By Matt Norlander | College Basketball Writer

The Blue Jays have a worse record than any AL team except the Astros. (USATSI)
The Toreros' game-fixing scandal netted more than $120,000, according to the FBI. (USATSI)

The bribery and game-fixing case involving former San Diego Toreros star Brandon Johnson has been sewed up. Johnson was sentenced to six months in jail on March 1, a sentence he'll begin on May 31. But the FBI this week released details on its investigation and what Johnson earned while intentionally altering the outcome of final scores in certain games.

The investigation -- endearingly titled "Operation Hook Shot" -- took three years, and on the sports end, centered around Johnson and former USD coach Thaddeus Brown, who was involved in illegal gambling circles and convinced Johnson to fix. Johnson left San Diego in 2010 as the school's all-time leading scorer and assist man.
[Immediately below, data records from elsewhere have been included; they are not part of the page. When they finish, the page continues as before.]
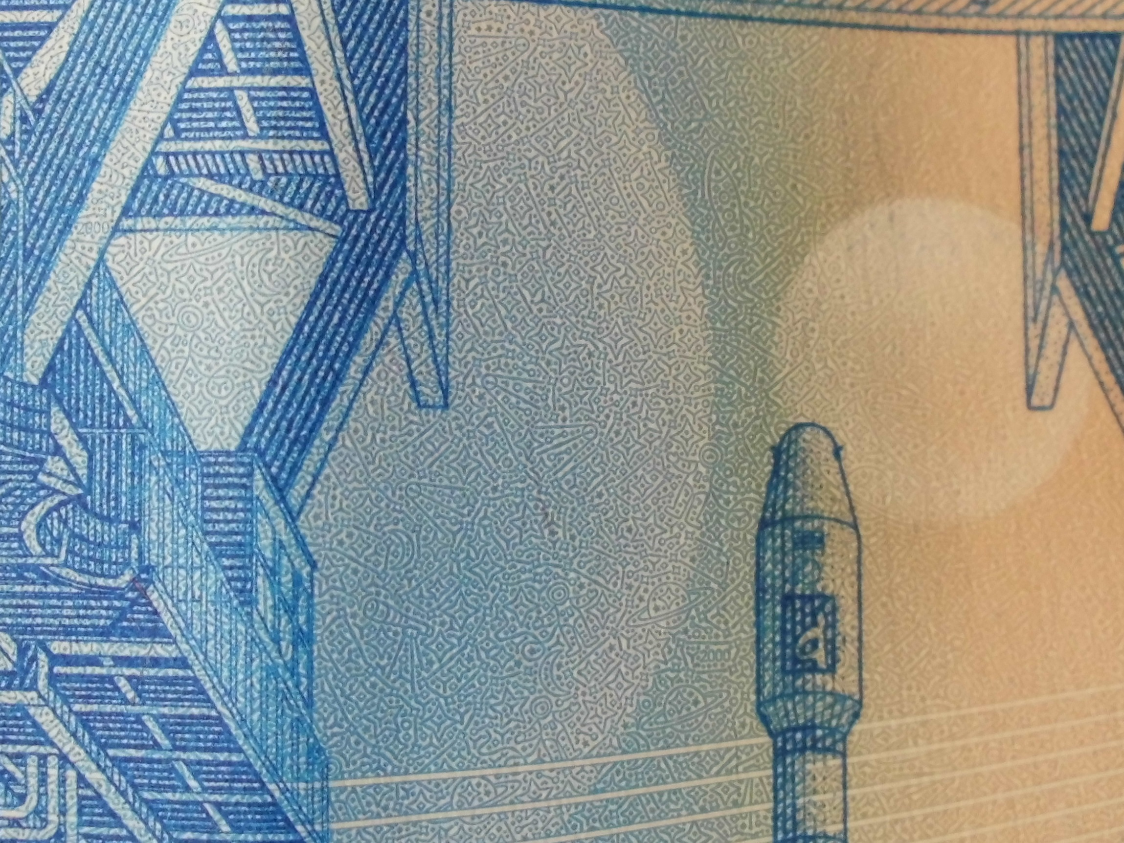 2000 российских рублей образца 2017 года. Реверс, посередине. Микрорисунки на космическую тематику
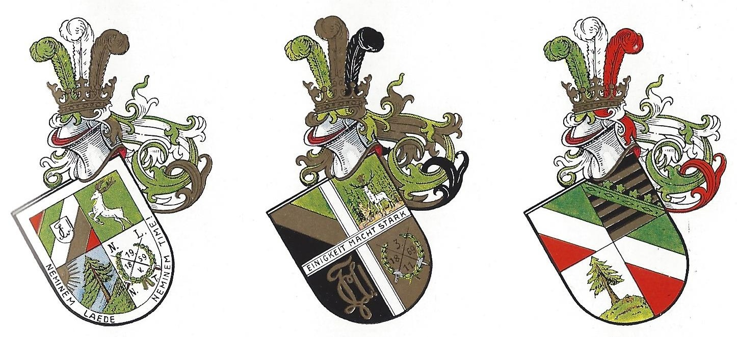 Studentenwappen der Corps Silvania, Hubertia und Saxonia zu Tharandt.
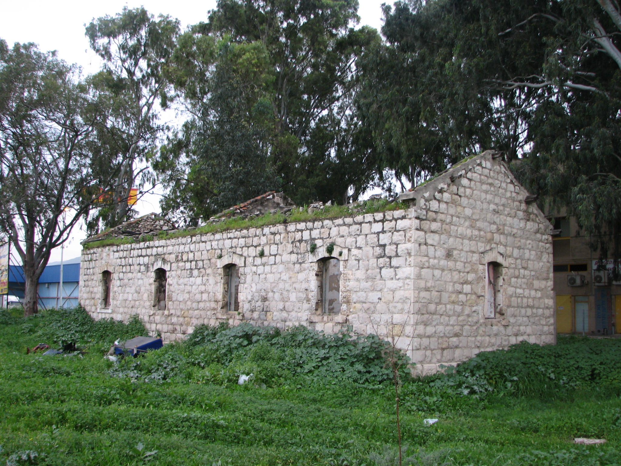 Valley train 4.5km station רכבת העמק - תחנה 4.5 נמצאת בעיר נשר ליד המרכז המסחרי שמול שכונת בן דור תחנה ק"מ 4.5 מבט לכוון דרום מהמסילה
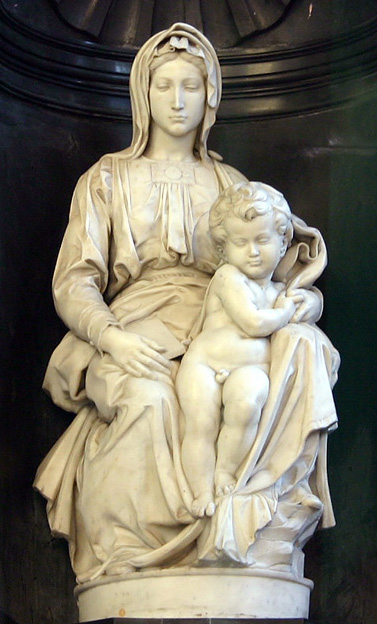 Detall de la Madonna de la catedral de Bruges
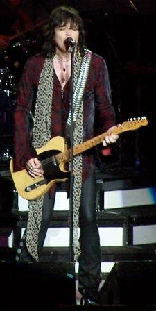 Tom Keifer, Cinderella singer
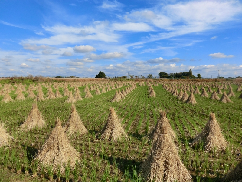 稲刈後の田んぼ 2011年11月
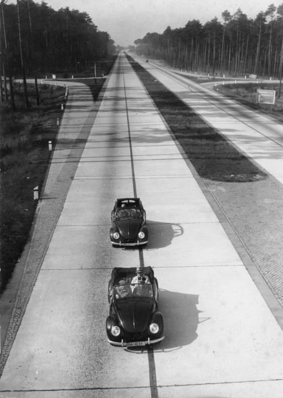 This description has been identified as biased or incorrect: Propaganda240a/Zum 30. Januar 1943 - 10 Jahre nationalsozialistische Aufbauarbeit UBz: Blick auf eine Autobahn, auf der eine andere Errungenschaft des Nationalsozialismus, der deutsche Volkswagen, fährt. Atlantic, 19.1.43 /C. /Scha. E.M. Information added by Wikimedia users.Interpretation: Zentralperspektive auf die zum Bildbetrachter führende Richtungsfahrbahn. Fahrbahnplatten aus hellem Beton, Motoröl-Tropfenspur nur auf den rechten Fahrstreifen, befahrbarer Mittel-Trennstreifen und Trennstreifen an der Einfahrteinmündung aus Kleinpflaster, breiter Randpflock mit schräger Oberkante am spitzen Ende der Einfahrteinmündung. Beide Wagen stehen in geringem Längsabstand demonstrativ fast mittig der Richtungsfahrbahn, die linke Schulter der Fahrer über der Fahrstreifentrennlinie. Breite einer Fahrspur = 2,4 mal Breite KdF-W (1620 – 100 mm) = 1,52 m = 3,65 m – 5 % Fehler = mind. 3,46 m.

Eight people were involved in the scheme, all of whom were sentenced to jail time, the final and most recent being a bookie who was sentenced in April to two years in federal prison. The FBI's details of the case and its process of investigation, shedding more light to Johnson's role and what the game-fixing meant for him, prior to being caught, are below. The details are pretty interesting.

Brown had placed bets with the illegal gambling business operated by Garmo and two partners-in-crime. Though no longer with the team, he still had contacts among the USD players. During the 2009-2010 season, he recruited Johnson—USD's starting point guard—to influence the outcome of basketball games in exchange for money. Brown was paid handsomely for his role in the conspiracy—up to $10,000 per game.
During that season, it's believed that at least four games were “fixed” with Johnson's assistance. Perhaps the senior point guard would miss a free throw now and then or draw a technical foul. Or he would just pass up a shot—at one point Johnson was heard on electronic surveillance talking about how he wouldn't shoot at the end of a particular game because it would have cost him $1,000.
The co-conspirators routinely got together to discuss the predictions of oddsmakers and to pick which games to fix. They would then make their bets—often on the other team (USD was usually favored to win)—which would enhance their winnings even more. And with Johnson manipulating the games, they usually won their bets, netting them more than $120,000.

That's a lot of money to win on gambling, particularly on a small school that went 11-21 during Johnson's year of corruption. The electronic surveillance catching Johnson talking about possible money lost is embedded intel unlike anything the NCAA could ever hope to obtain. The report also states the University of San Diego and the NCAA were cooperative in bringing the case to a conclusion.

What stands out about this case, even a few years after the fact: It happened at San Diego. It brings to mind game-fixing happening at Toledo in the past, too. The small schools seem more ripe for compromise or scandal.